# Seamonkey version mismatch 2.6.1 vs 2.11



## Maelstorm (Aug 7, 2012)

I seem to have discovered a problem with the Seamonkey port.  When looking at the ports on the website, it shows Seamonkey 2.11.  However, when I download the binary package with pkg_add -rK seamonkey, I get Seamonkey 2.6.1.


----------



## shepper (Aug 7, 2012)

The package you get depends on the version of FreeBSD you are running and is further modified as to whether the repository site is set to -release, -stable or -current.  The website has the latest version.  Browse the ports section of ftp://ftp.freebsd.org.  For more info the handbook section on adding software is helpful.


----------



## Maelstorm (Aug 7, 2012)

So how does one get the binary port of the latest version then?  Do I have to build it myself?  This desktop thing is new to me as I'm used to dealing with servers.


----------



## SirDice (Aug 7, 2012)

Set your PACKAGESITE to the -stable package directory. By default you're getting the -release packages.
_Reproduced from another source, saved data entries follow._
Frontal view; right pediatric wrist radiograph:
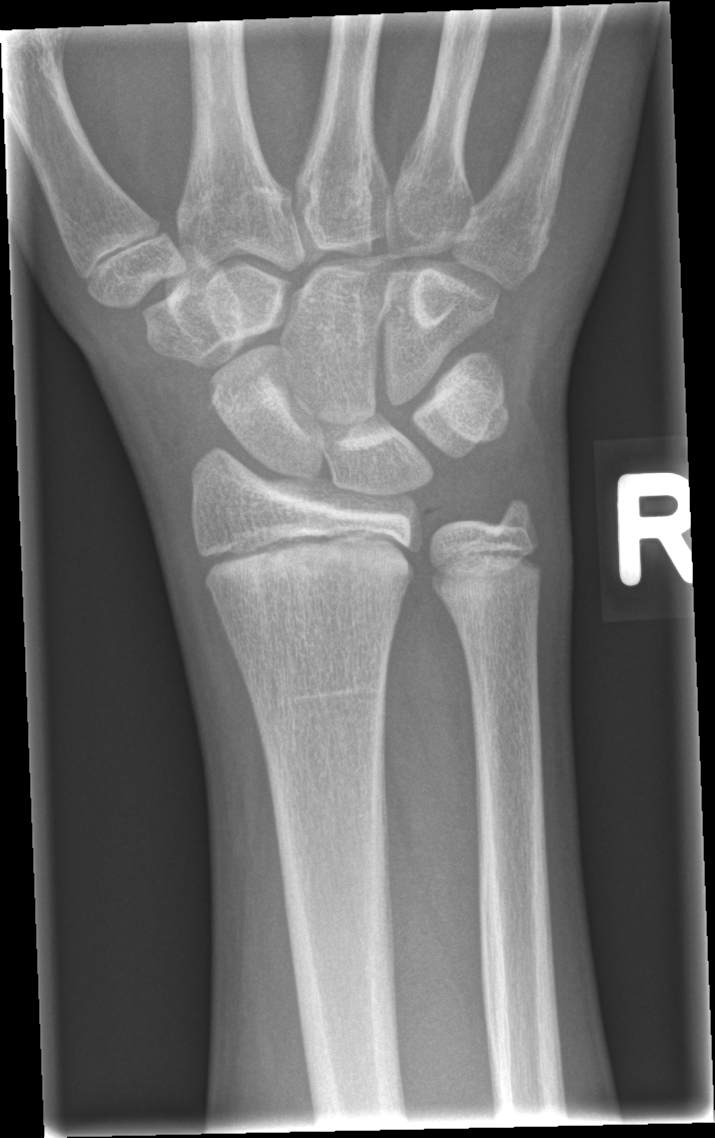
Fx: none labeled
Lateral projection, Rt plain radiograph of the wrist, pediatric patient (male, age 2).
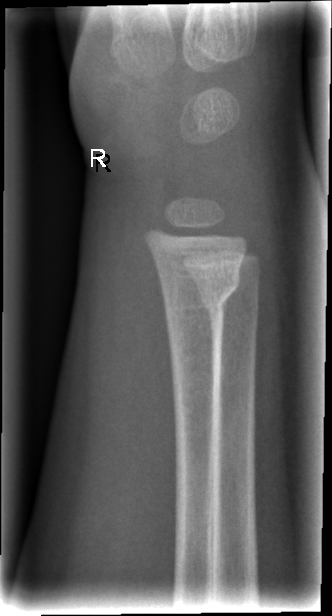
Q: Locate any fractures.
A: Two bone fractures at (163, 260, 244, 322); (195, 285, 262, 324)
Q: AO code?
A: AO code 23-M/2.1
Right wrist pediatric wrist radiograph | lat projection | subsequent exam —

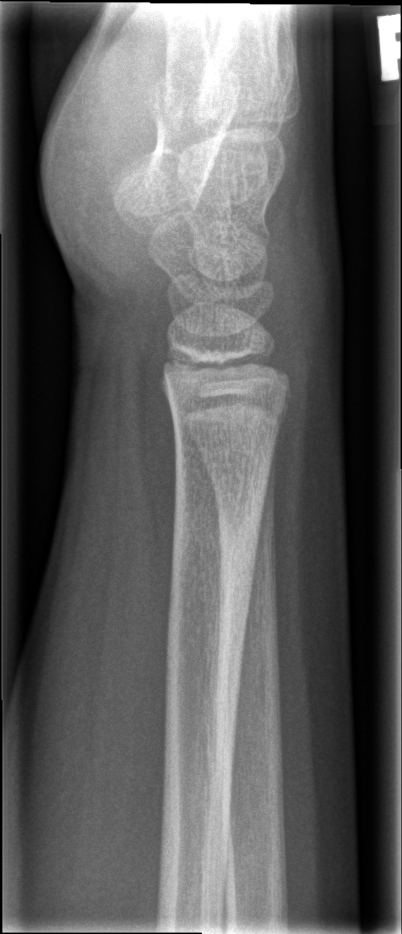

* Pixel coordinates, top-left origin, xyxy.
* Fx: (left=165, top=493, right=268, bottom=604).
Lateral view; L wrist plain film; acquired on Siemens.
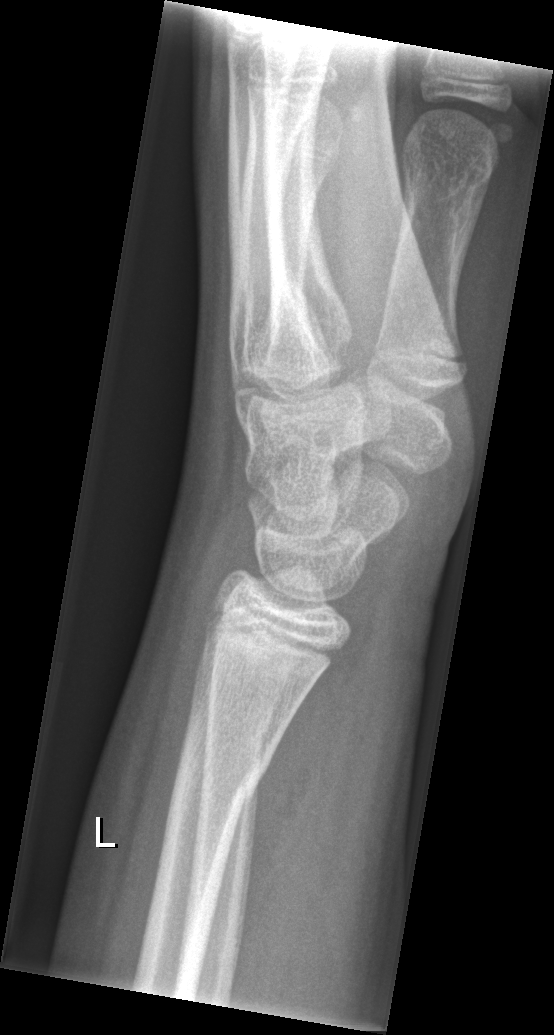 Pixel coordinates, top-left origin, xyxy. Positive pronator fat-pad sign — (left=239, top=618, right=350, bottom=936). Fracture: (left=165, top=747, right=266, bottom=821).
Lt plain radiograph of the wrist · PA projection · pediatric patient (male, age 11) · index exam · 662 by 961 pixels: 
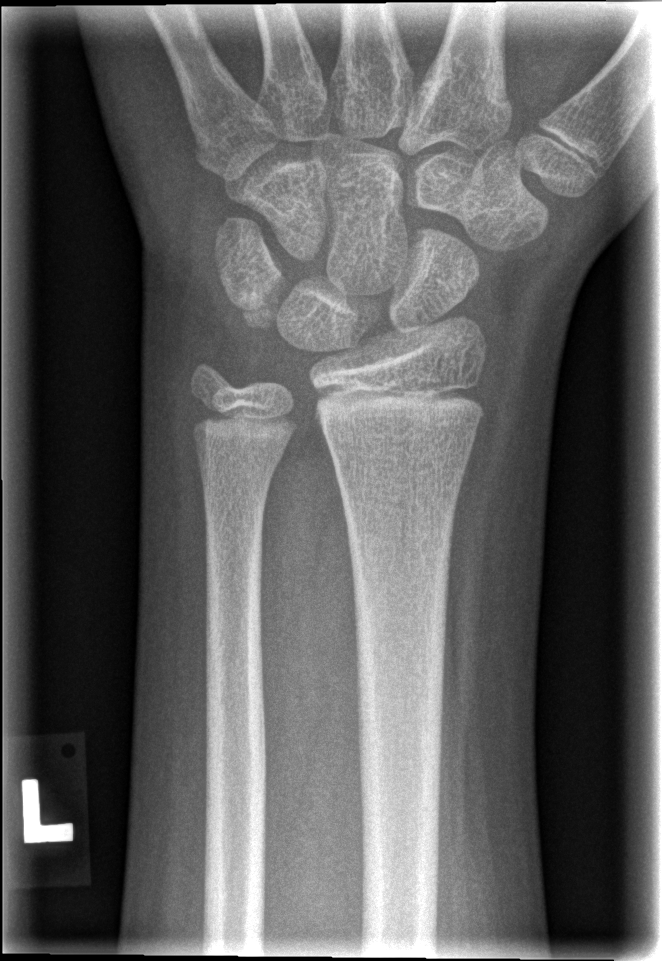

* Fx: none.
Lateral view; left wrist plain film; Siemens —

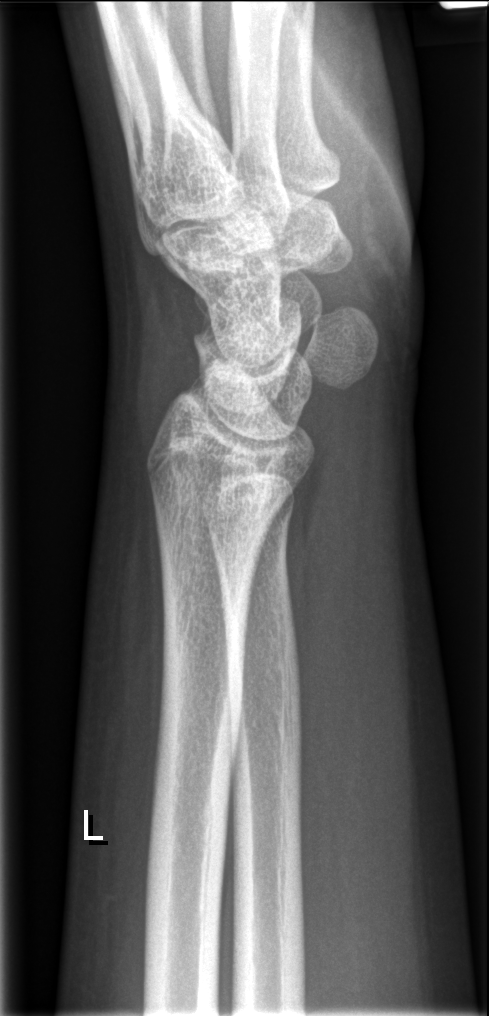
- No fracture annotation.
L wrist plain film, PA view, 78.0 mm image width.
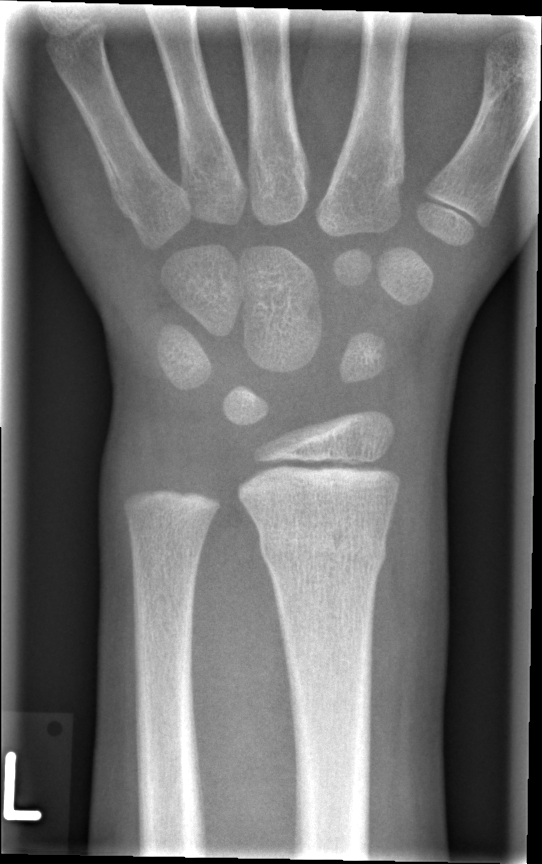

Boxes as x1,y1,x2,y2 (top-left / bottom-right, pixel units).
One bone fracture at bbox(251, 513, 394, 582).
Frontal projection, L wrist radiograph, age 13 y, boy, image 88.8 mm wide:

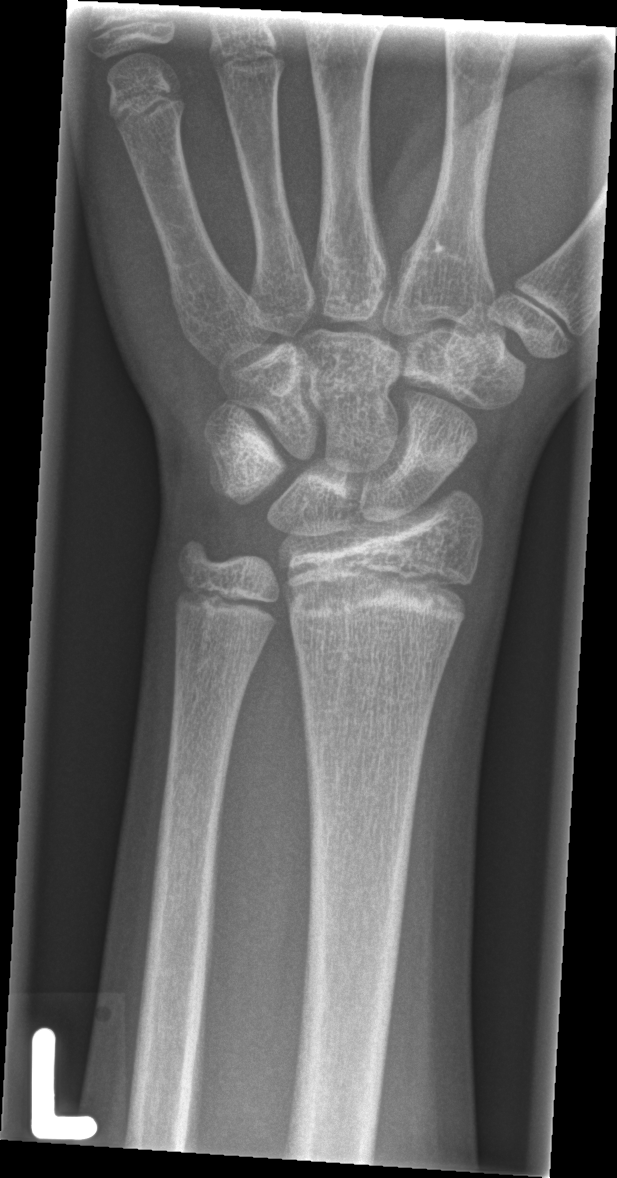

No fracture bounding box.
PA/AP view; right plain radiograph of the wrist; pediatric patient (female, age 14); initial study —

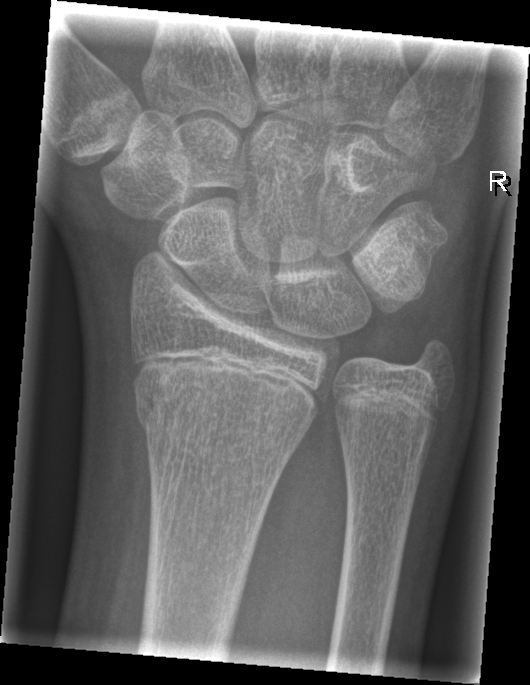 Fracture = 1 @ 131 375 323 453
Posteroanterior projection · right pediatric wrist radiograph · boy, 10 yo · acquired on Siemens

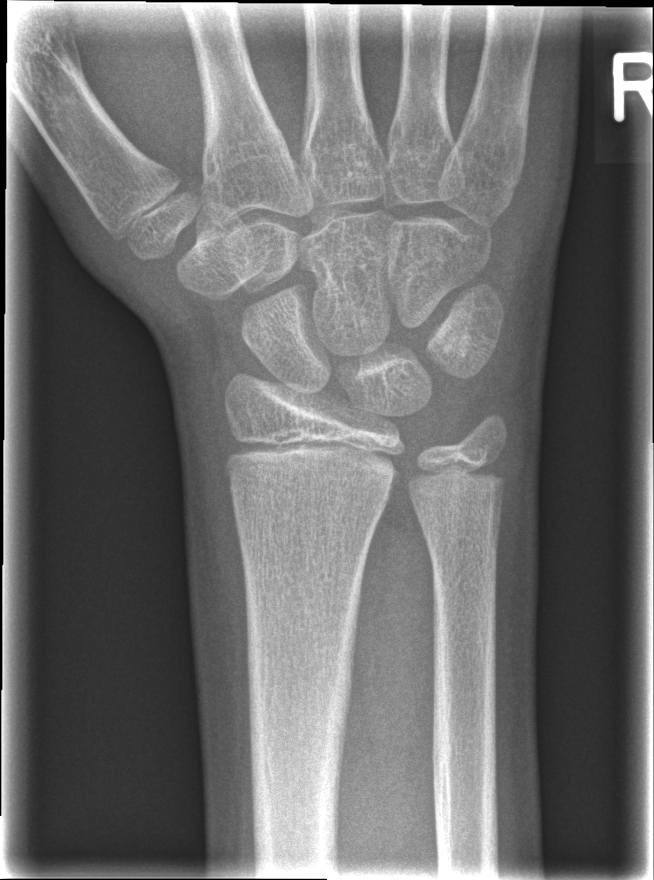

• No fracture labeled.
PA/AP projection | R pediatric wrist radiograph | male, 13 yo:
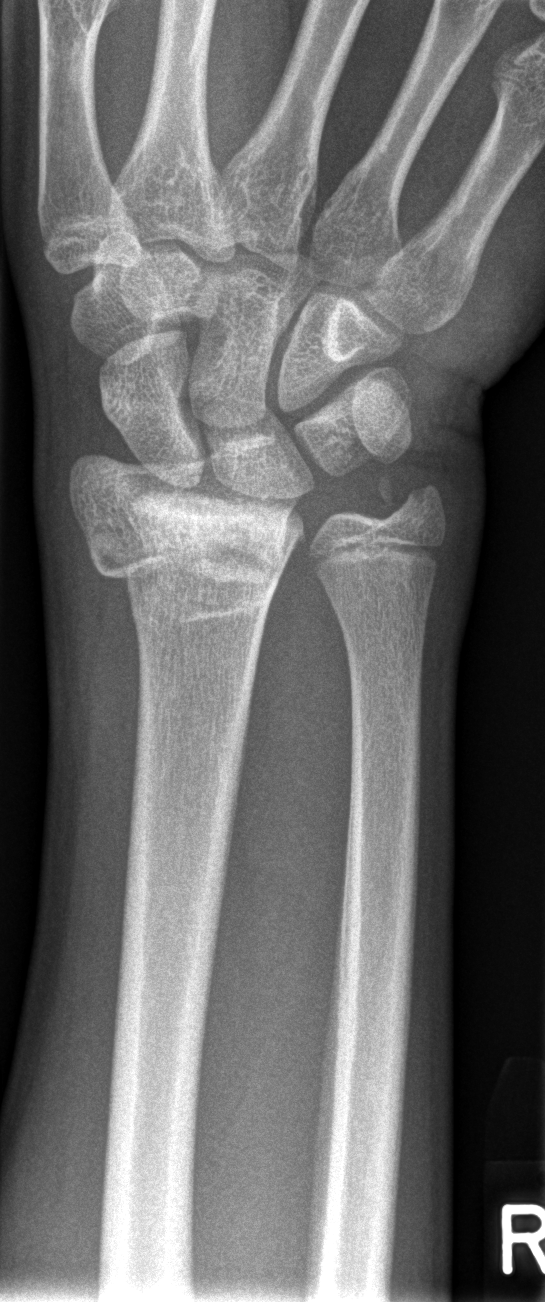   # pixel coordinates, top-left origin, xyxy
  ao: 23r-E/2.1; 23u-E/7
  fracture: <64,431>-<304,626> <374,472>-<450,534>
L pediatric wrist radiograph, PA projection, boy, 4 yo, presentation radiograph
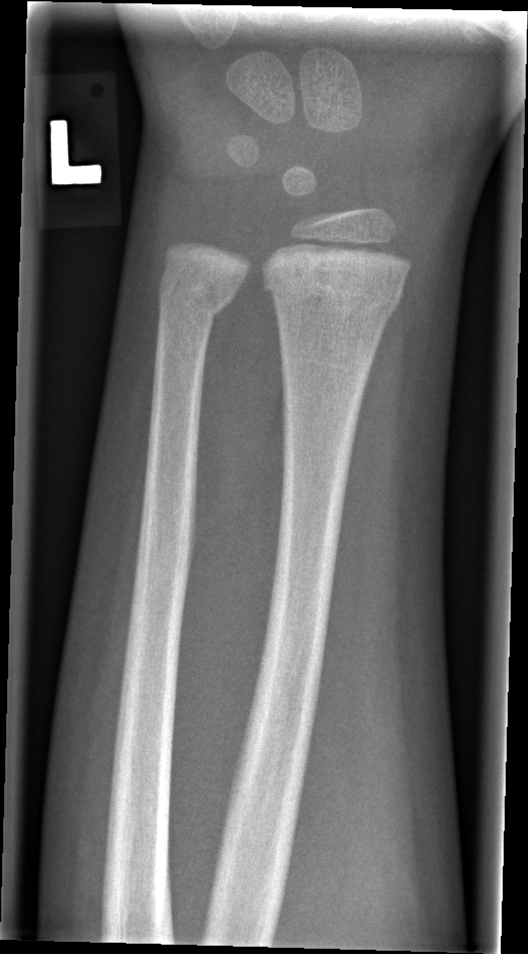 Fracture classified AO/OTA 23r-E/2.1; 23u-M/2.1. Fx — bbox(260, 256, 411, 331) bbox(156, 275, 242, 324).
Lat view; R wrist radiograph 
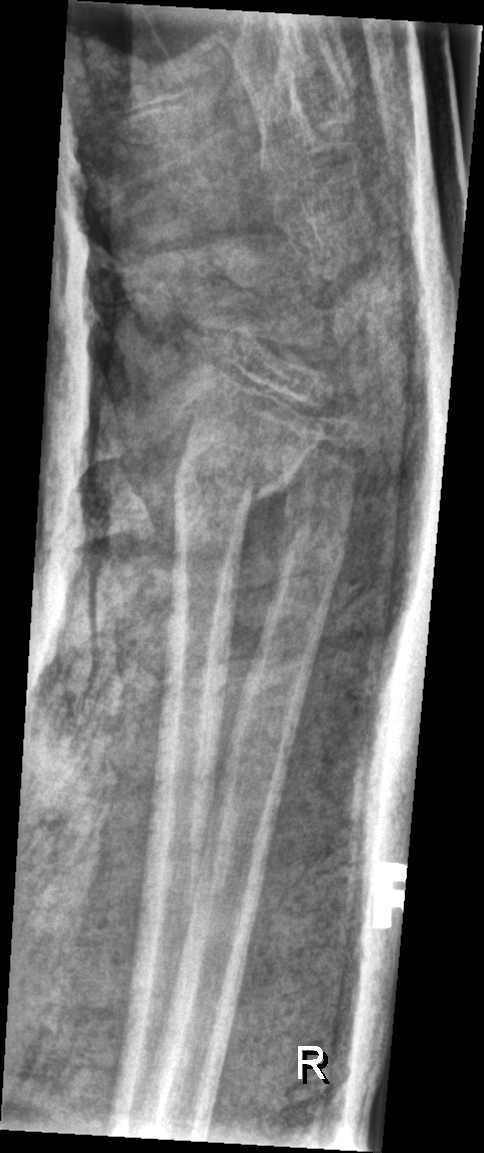 FINDINGS — Two bone fractures at (left=169, top=443, right=287, bottom=521); (left=272, top=501, right=354, bottom=579).
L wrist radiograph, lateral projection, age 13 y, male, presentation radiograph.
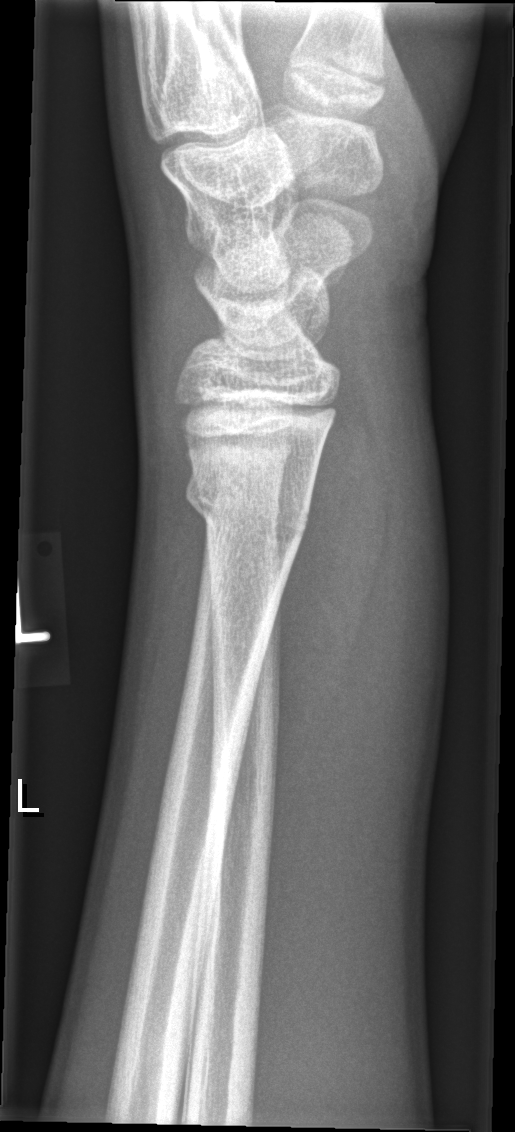 Coordinates are [x1, y1, x2, y2] in image pixels. One Fx at [x1=182, y1=450, x2=311, y2=552]. One pronator sign at [x1=274, y1=394, x2=391, y2=802].

They are never updated.


----------



## Maelstorm (Aug 7, 2012)

That did help, but the problem is that the latest binary package is still out of date.  I've pretty much given up on using X on this machine anyways.  It's a software development and build machine that I usually ssh into and use vi to write my software.


----------



## SirDice (Aug 7, 2012)

Packages always tend to lag a little behind. If you really want the latest stuff, building it from ports is the only option.


----------



## Maelstorm (Aug 7, 2012)

How often are the packages rebuilt then?  Can one submit a binary package to the server for distribution?


----------



## SirDice (Aug 7, 2012)

Packages are build on the FreeBSD servers, you cannot submit binary packages (it would be a huge security risk if they did).

I'm not sure about the frequency though. 

http://pointyhat.freebsd.org/errorlogs/


----------